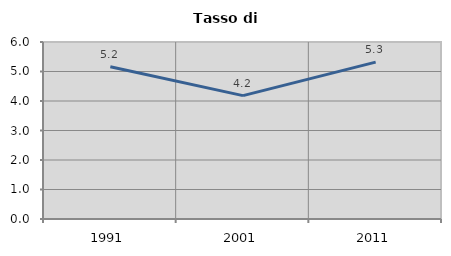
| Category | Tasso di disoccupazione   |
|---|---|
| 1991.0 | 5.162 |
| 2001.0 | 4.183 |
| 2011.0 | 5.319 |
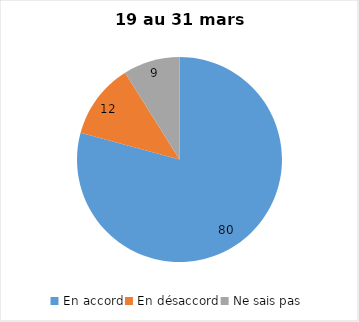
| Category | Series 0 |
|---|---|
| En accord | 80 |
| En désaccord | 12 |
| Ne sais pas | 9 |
========
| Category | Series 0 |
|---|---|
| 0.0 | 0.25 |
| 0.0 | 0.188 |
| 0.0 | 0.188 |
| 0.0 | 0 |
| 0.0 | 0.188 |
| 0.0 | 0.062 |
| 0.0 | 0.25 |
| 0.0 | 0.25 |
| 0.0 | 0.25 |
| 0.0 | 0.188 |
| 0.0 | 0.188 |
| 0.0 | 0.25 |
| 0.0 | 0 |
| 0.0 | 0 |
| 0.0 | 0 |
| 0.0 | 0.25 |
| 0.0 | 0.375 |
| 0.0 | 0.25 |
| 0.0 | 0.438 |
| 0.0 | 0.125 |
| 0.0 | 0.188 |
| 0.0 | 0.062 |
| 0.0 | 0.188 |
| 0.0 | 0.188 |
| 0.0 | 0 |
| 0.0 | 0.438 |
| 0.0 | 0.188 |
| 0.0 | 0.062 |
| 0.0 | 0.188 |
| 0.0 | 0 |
========
> _Your assignment_: Would you copy out, exactly and with no pictures, only the lines above from the one that contains "Category | Tasso" through the one that contains "sais pas | 9 |"?

> _Exercise response_:
| Category | Tasso di disoccupazione   |
|---|---|
| 1991.0 | 5.162 |
| 2001.0 | 4.183 |
| 2011.0 | 5.319 |
| Category | Series 0 |
|---|---|
| En accord | 80 |
| En désaccord | 12 |
| Ne sais pas | 9 |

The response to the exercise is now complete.